As explained above, the dyke 10 is arranged to suppress the problems of bio-fouling. Maintenance is comparatively straightforward, essentially necessitating the replacement of the sleeves 28 and 29 every four or five years. It will be appreciated that there are no moving parts, and no parts that are expected to become significantly fouled during use.

It will be appreciated that a fish barrier may differ from the dyke 10 while remaining within the scope of the invention. For example, the length of the dyke 10 and the number of pipes 20 will depend upon the required water flow at the intake 12, and the height of the dyke 10 depends upon the depth of the body of water. Where the dyke is not exposed to waves, it may have a different cross-sectional shape, for example having substantially vertical sides rather than the sloping faces 16 and 17. The dyke itself may in some situations be constructed of materials other than concrete, for example it might be built of rocks, as long as it is impermeable to fish. Because the top of the dyke is above water level, the dyke may be used as a causeway.

It should be understood that in some cases it may be possible to use inlet pipes 26 of a smaller diameter, and so even less attractive to fish, as long as the intake velocity does not exceed 150 mm/s, and that the number of pipes 26 in the inlet section 24 may be different from that described above. The polymer inserts 28 and 29 may be of a material other than the polypropylene mentioned above. To suppress biofouling there may also be a plastic sheet on the outside of the closure plate 25; and this may be integral with the sleeves 28.

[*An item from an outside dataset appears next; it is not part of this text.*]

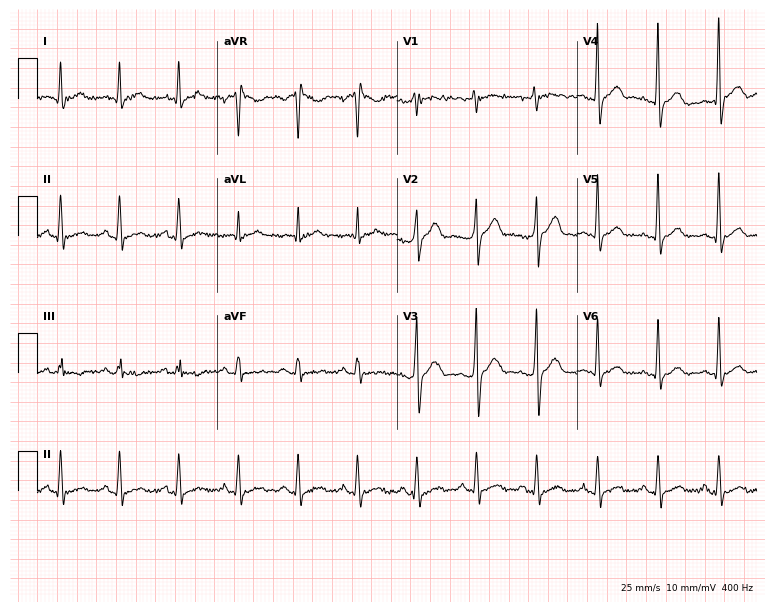
12-lead ECG from a 40-year-old male patient (7.3-second recording at 400 Hz). No first-degree AV block, right bundle branch block, left bundle branch block, sinus bradycardia, atrial fibrillation or sinus tachycardia recorded for this tracing. Findings outside these six are not listed.

It will be further appreciated that similar problems can arise where water is discharged. For example, at discharges of cooling water from power stations, fish may be attracted by the warm water and become killed by thermal shocks or by accidental releases of chemicals such as chlorine into the cooling system. A fish barrier as described above, comprising pipes 20 installed within a dyke 10, would also be applicable in this context too.

Claims

1. A barrier for diverting fish from a water flow channel adjacent to a body of water, the barrier comprising a dyke enclosing the water flow channel and extending at least the entire depth of the body of water adjacent to the flow channel, the dyke being provided with passages therethrough extending between opposite sides of the dyke, each passage having a minimum dimension greater than 800 mm, and communicating with the body of water at the side remote from the water flow channel through at least one flow duct whose width is such that fish in the body of water have an aversion to entering a duct of such a size, and, if the water flow direction is into the flow duct from the body of water, the number of passages and the flow area of each flow duct being such that the flow velocity is less than 150 mm/sec.

2. A barrier as claimed in claim 1 wherein each passage communicates with the body of water at the side remote from the water flow channel through a plurality of flow ducts.

3. A barrier as claimed in claim 1 wherein each flow duct is aligned at an angle to the longitudinal axis of the passage and is at least 150 mm long.

4. A barrier as claimed in claim 1 wherein each flow duct has a longitudinal axis aligned at least 45° below the longitudinal axis of the passage.

5. A barrier as claimed in claim 4 wherein each flow duct is aligned downwardly.

6. A barrier as claimed in claim 1 wherein each flow duct is aligned with the longitudinal axis of the passage and is at least 1.0 m long.

7. A barrier as claimed in claim 1 wherein each flow duct is provided with means to minimise biofouling.

8. A barrier as claimed in claim 1 wherein each passage is a cylindrical pipe and is of diameter greater than 1000 mm (39.4 inches).

9. A barrier as claimed in claim 1 wherein the minimum dimension of each passage is no larger than 2000 mm.